- _What the task asks_
This exercise calls for the records to be returned exactly, with images removed.

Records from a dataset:
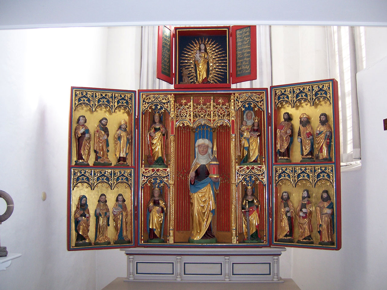 Stade, Kirche St. Cosmae (13.Jh), St. Gertruden-Altar (um 1500), aus der 1834 abgebrochenen Kirche St. Nicolai
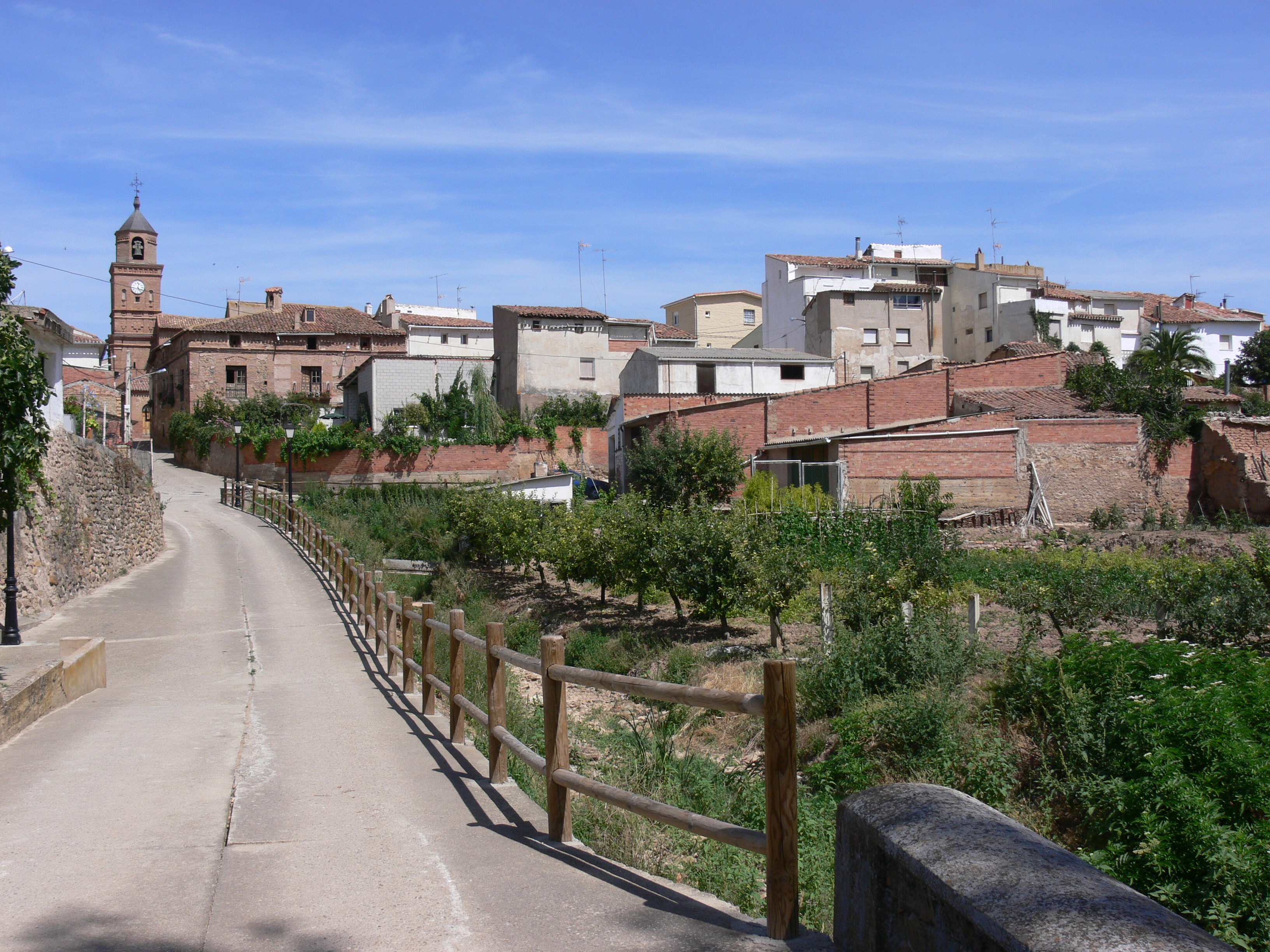 BERGASA. Panorámica de la entrada al pueblo.
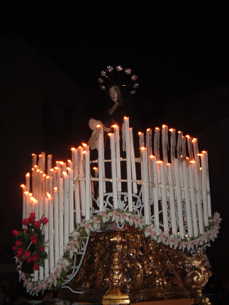 Foto mia
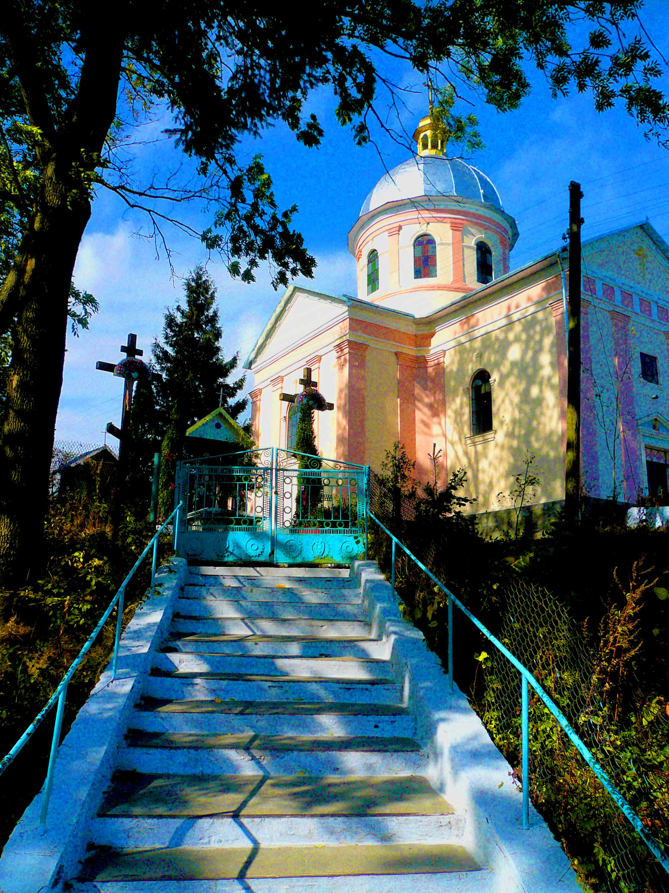 УКРАЇНСЬКА АВТОКЕФАЛЬНА ПРАВОСЛАВНА ЦЕРКВА ПАРАФІЇ ВМЧ.ЮРІЯ У С. ГОЛОГОРИ
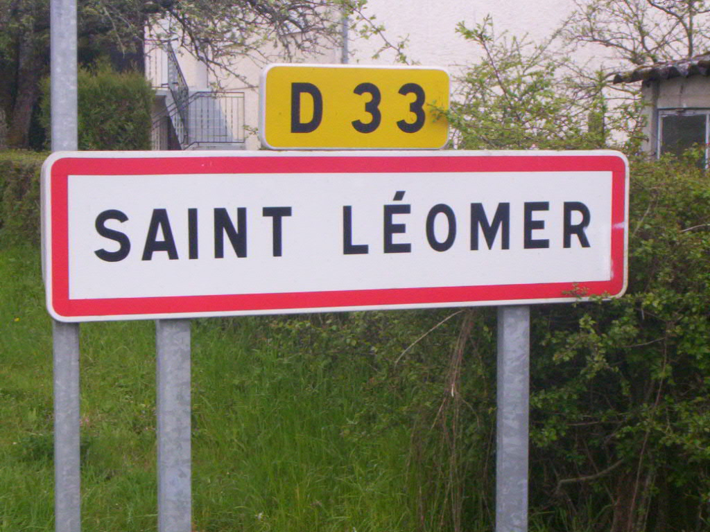 Panneau de ville de Saint-Léomer dans la Vienne (86)

- _Answer box_
 Stade, Kirche St. Cosmae (13.Jh), St. Gertruden-Altar (um 1500), aus der 1834 abgebrochenen Kirche St. Nicolai
 BERGASA. Panorámica de la entrada al pueblo.
 Foto mia
 УКРАЇНСЬКА АВТОКЕФАЛЬНА ПРАВОСЛАВНА ЦЕРКВА ПАРАФІЇ ВМЧ.ЮРІЯ У С. ГОЛОГОРИ
 Panneau de ville de Saint-Léomer dans la Vienne (86)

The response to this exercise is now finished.